Both cases were elderly male patients with epilepsy, and their prognosis was good for 3 months.

Regardless of whether the ECASS-II standard or the NINDS standard is used, the risk of sICH after SM thrombolysis is significantly lower than that of stroke patients.

3.
Clinical manifestations and treatment of clozapine poisoning.
Because clozapine has a definite effect on refractory schizophrenia, and there are few extrapyramidal reactions, it is favored by clinicians.

However, due to suicide, mistaking and other reasons, acute clozapine poisoning also occurs from time to time.

Clozapine has effects on multiple pathways such as monoamine transmitters, glutamatergic, gamma-aminobutyric acid, and cholinergic.
Therefore, the clinical manifestations of clozapine in acute poisoning are outstanding and abundant, and the poisoning can cause more System damage is mainly the nervous system, respiratory system, and cardiovascular system, and the mortality rate is about 10% to 12%.

According to the instructions of the drug instructions, oral absorption of clozapine tablets is fast and complete, and food has no effect on its absorption rate and degree.
After absorption, it is quickly and widely distributed to various tissues.
The bioavailability varies greatly from individual to individual, with an average of about 50% to 60% , There is a liver first pass effect.

The peak plasma concentration is reached 3.
2 hours (1 to 4 hours) after taking the drug, the elimination half-life (t1/2β) is an average of 9 hours (3.
6 to 14.
3 hours), the apparent volume of distribution (Vd) is 4.
04 to 13.
78L/kg, and the tissue binding rate is high.
.

It is metabolized by the liver, and 80% is present in urine and feces in the form of metabolites.
The main metabolites are N-desmethylclozapine and N-oxide of clozapine.

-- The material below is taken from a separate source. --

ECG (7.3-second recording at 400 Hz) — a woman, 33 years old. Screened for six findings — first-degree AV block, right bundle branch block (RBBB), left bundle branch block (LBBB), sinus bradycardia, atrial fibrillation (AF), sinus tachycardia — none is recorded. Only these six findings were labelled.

Treatment after poisoning is mainly to establish and maintain airway patency, induce vomiting and gastric lavage in time, and in addition to symptomatic and supportive treatment, hemoperfusion treatment should be performed as soon as conditions permit.
Colleagues who are actively treated should continue to monitor vital signs and organ functions to strive for better Good outcome.

The patient’s manifestations include coma, atrial fibrillation, and respiratory failure, which are consistent with the acute toxicity of clozapine tablets.

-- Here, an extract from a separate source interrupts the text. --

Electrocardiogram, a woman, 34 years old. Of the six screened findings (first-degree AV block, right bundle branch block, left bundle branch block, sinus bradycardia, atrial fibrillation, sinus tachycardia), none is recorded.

Since this patient was taking clozapine tablets for the first time, the dose was not large.
Although he was not given timely gastric lavage, catharsis, hemoperfusion and other treatments, it did not lead to serious consequences and the prognosis was good.

Reference materials: [1] Li Guangshuo, Bi Guorong.
Clinical features, imaging features and pathogenesis of stroke after awakening[J].
International Journal of Cerebrovascular Diseases, 2018, 26(11): 838-846.
[2] Zhang Yi, Han Yanfei, Dong Wei, et al.
Common stroke simulation diseases and their differentiation from emergency stroke[J].
Journal of Clinical Neurology, 2018, 31(6): 472-473.
[3] Wu Jian, Liu Chenyu, Ma Qingfeng .
Pay attention to the stroke simulation disease in intravenous thrombolysis[J].
Chinese Medical Journal, 2013, 93(43): 3412-3414.
[4] Sun Yaqi, Wang Ziyang, Wang Yumei (Hebei Medical University First Hospital, Hebei Medical University Spirit Institute of Health) Reading: Clozapine Poisoning | Clinical Essentials 2019-08-13 [5] Zinkstok SM, Engelter ST, Gensicke H.
, et al.
Safety of thrombolysis in stroke mimics: Results from a multicenter cohort study [J].
Stroke: A Journal of Cerebral Circulation, 2013, 44(4).